In many conduct and merger cases in consumer markets, it may be useful to consider whether there are any relevant behavioural economics aspects, not as the sole approach, but rather as part of the broader economic toolkit with which a case can be analysed (which also draws on the fields of IO, financial economics, and econometrics). One cannot really classify competition investigations according to whether behavioural economics is relevant; sometimes consumer biases and bounded rationality will be a major factor in the investigation and at other times they will be just one aspect among others that need to be considered.

This article is based on a systematic review of the implications of behavioural economics for the instruments and tools used in competition law, undertaken for the Netherlands Authority for Consumers and Markets (ACM). See Oxera (2013), ‘Behavioural Economics and its Impact on Competition Policy: A Practical Assessment with Illustrative Examples from Financial Services’, May. The ACM came into existence in April 2013 following the merger of the Dutch competition authority, the telecoms and postal regulator and the consumer authority. The report and this article do not reflect the views of the ACM.

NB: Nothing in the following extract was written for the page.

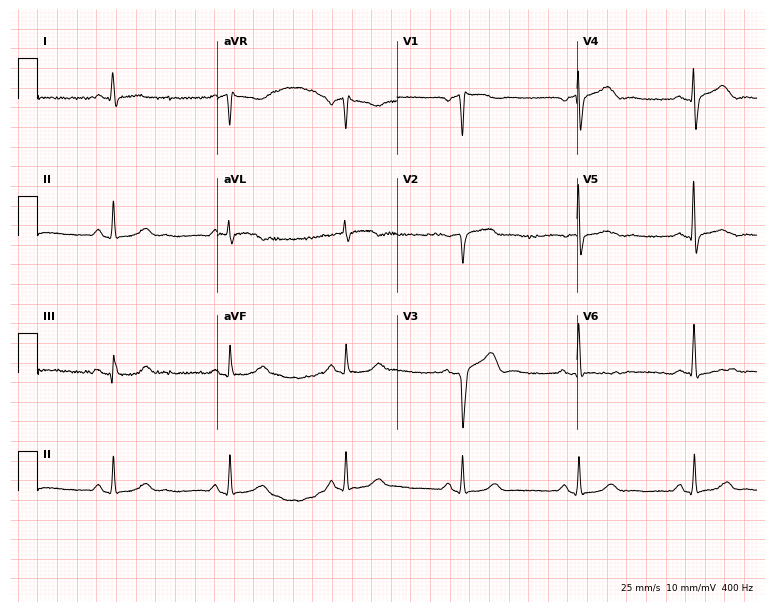
Resting 12-lead electrocardiogram. Patient: a male, 73 years old. None of these six findings is recorded: first-degree AV block, right bundle branch block, left bundle branch block, sinus bradycardia, atrial fibrillation, sinus tachycardia. Other findings, if any, are not listed.

1 Naive consumers are unable to learn or compare prices, which affects their purchasing and searching behaviour. By contrast, ‘sophisticated’ consumers are well-informed and purchase from the firm offering the lowest price.

2 Tying is when, in order to buy product A, a consumer is forced to buy product B as well. Bundling is when products A and B are (sometimes exclusively) sold together, usually at a lower combined price.

3 Office of Fair Trading and Competition Commission (2011), ‘Good Practice in the Design and Presentation of Consumer Survey Evidence in Merger Enquiries’, March.

4 The new Financial Conduct Authority in the UK also has powers to carry out competition investigations (outside the standard rules on agreements, abuse and mergers). The market investigation provisions of the Enterprise Act 2002 were recently amended through the Enterprise and Regulatory Reform Act 2013.

5 As noted in the Oxera report, the literature on firm biases is at present insufficiently developed to guide competition policy. The focus of the report is on consumer biases.